[Task] Return the data word for word. Pictures are to be omitted.

[Recorded data]
::::
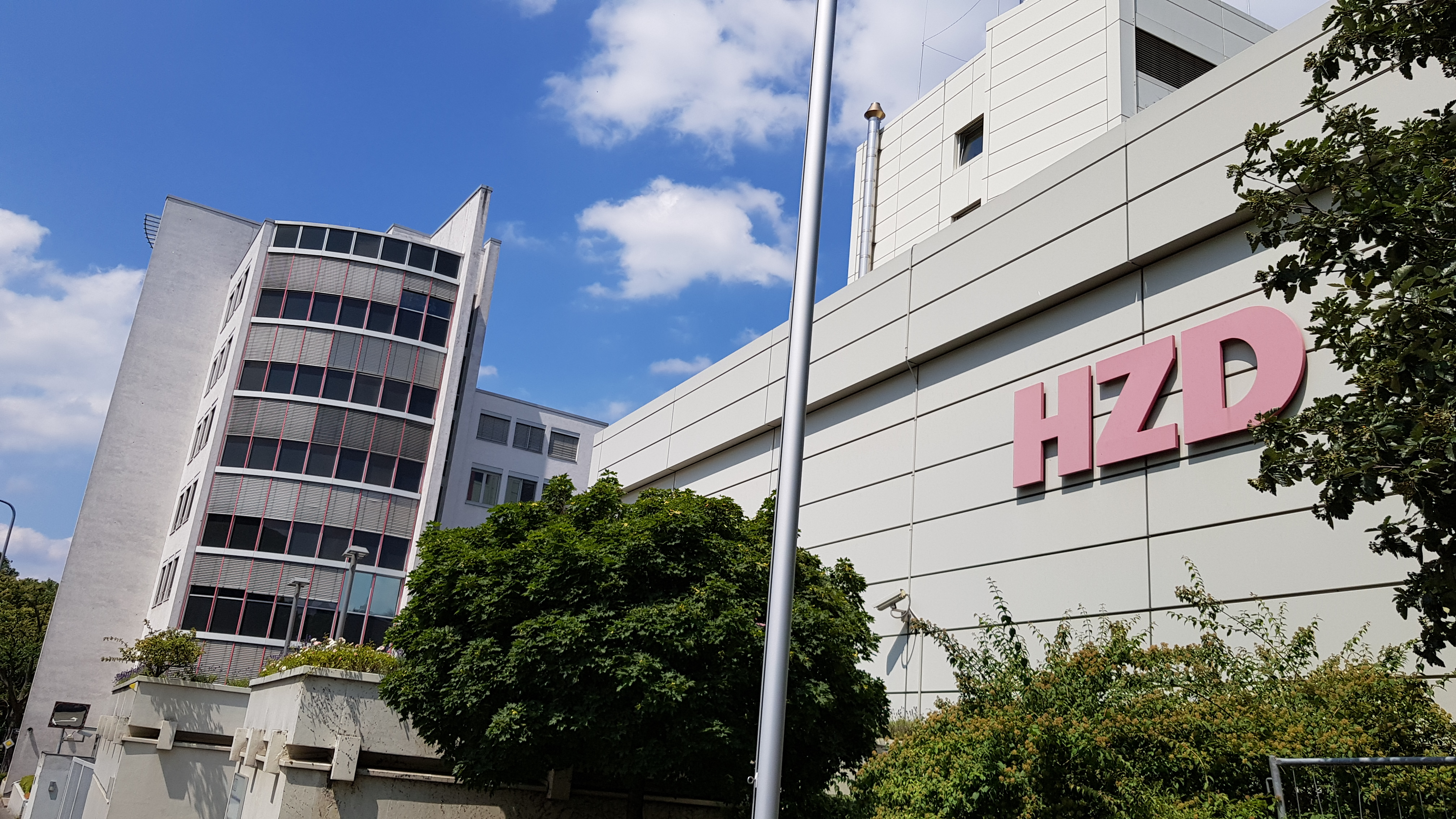 Der Hauptstandort der Hessischen Zentrale für Datenverarbeitung in Wiesbaden.
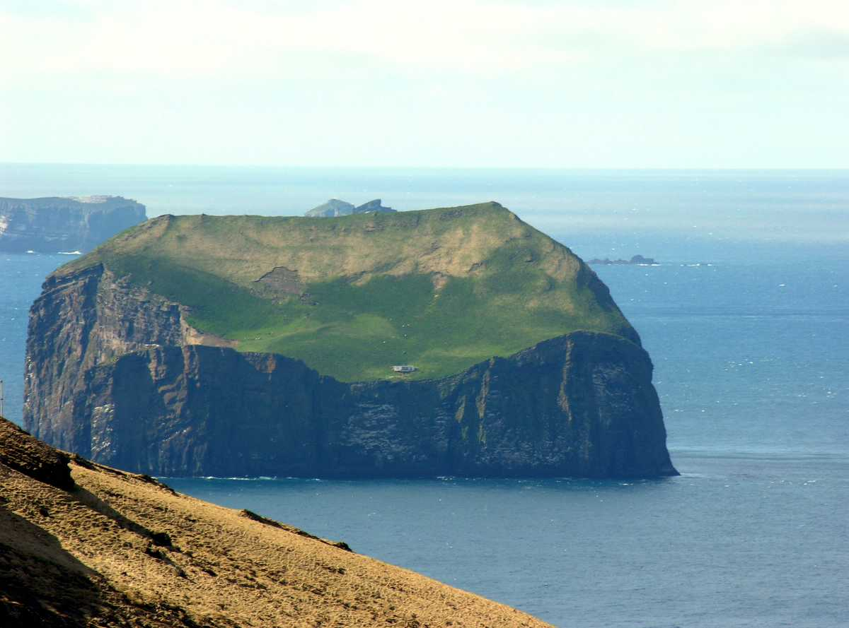 Iceland, Vestmannaeyjar
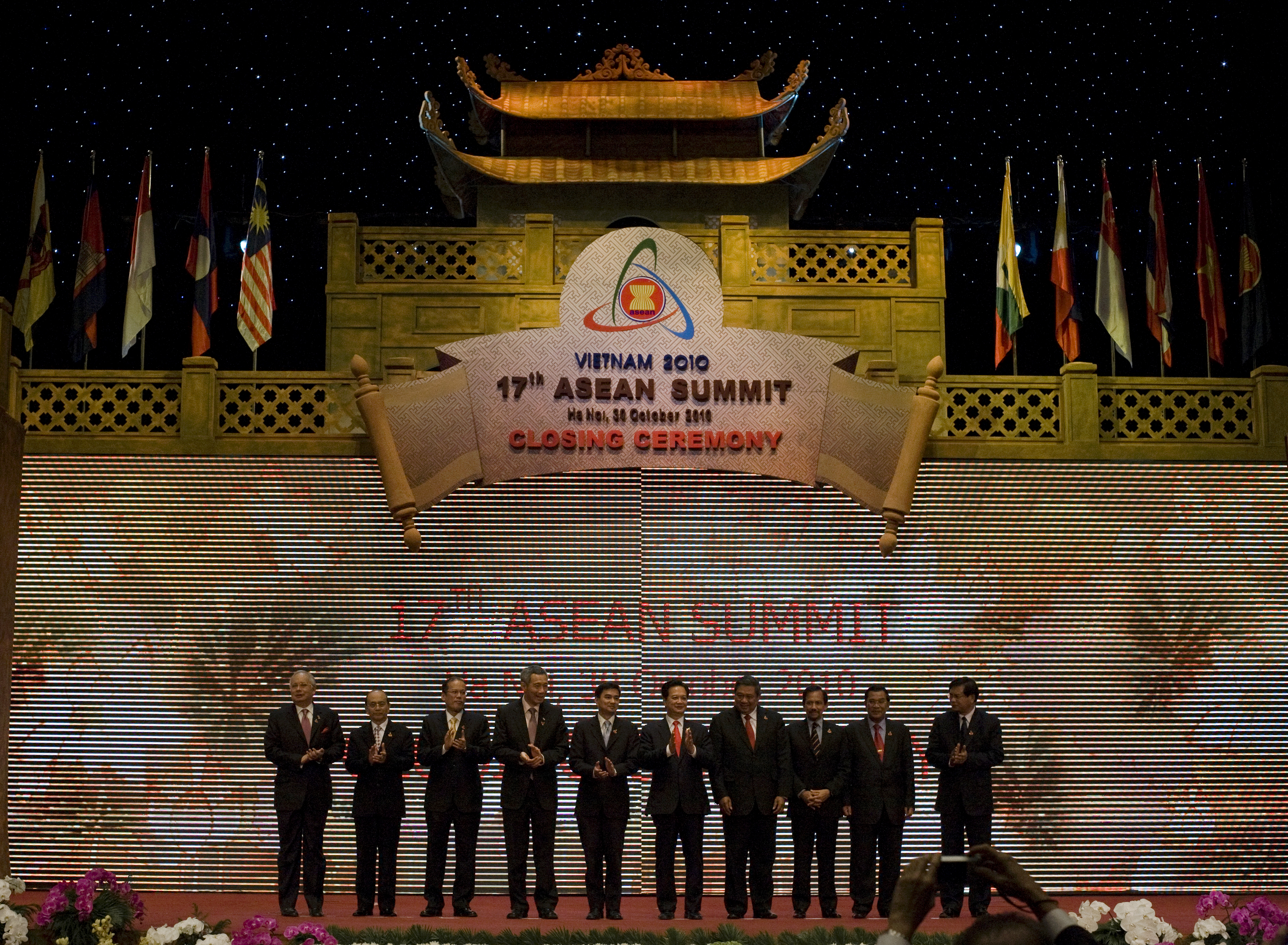 ผศ.ดร. พิมพ์เพ็ญ เวชชาชีวะ ภริยานายกรัฐมนตรี ร่วมพิธีปิดการประชุมสุดยอดอาเซียนครั้งที่ 17 พร้อมนายกรัฐมนตรี ณ Main Meeting Hall, NCC กรุงฮานอย สาธารณรัฐสังคมนิยมเวียดนาม วันเสาร์ที่ 30 ตุลาคม พ.ศ.2553 (Photographer attached to the Prime Minister of the Kingdom of Thailand : Peerapat Wimolrungkarat / พีรพัฒน์ วิมลรังครัตน์) @is50mm
::::
[Response area]
 Der Hauptstandort der Hessischen Zentrale für Datenverarbeitung in Wiesbaden.
 Iceland, Vestmannaeyjar
 ผศ.ดร. พิมพ์เพ็ญ เวชชาชีวะ ภริยานายกรัฐมนตรี ร่วมพิธีปิดการประชุมสุดยอดอาเซียนครั้งที่ 17 พร้อมนายกรัฐมนตรี ณ Main Meeting Hall, NCC กรุงฮานอย สาธารณรัฐสังคมนิยมเวียดนาม วันเสาร์ที่ 30 ตุลาคม พ.ศ.2553 (Photographer attached to the Prime Minister of the Kingdom of Thailand : Peerapat Wimolrungkarat / พีรพัฒน์ วิมลรังครัตน์) @is50mm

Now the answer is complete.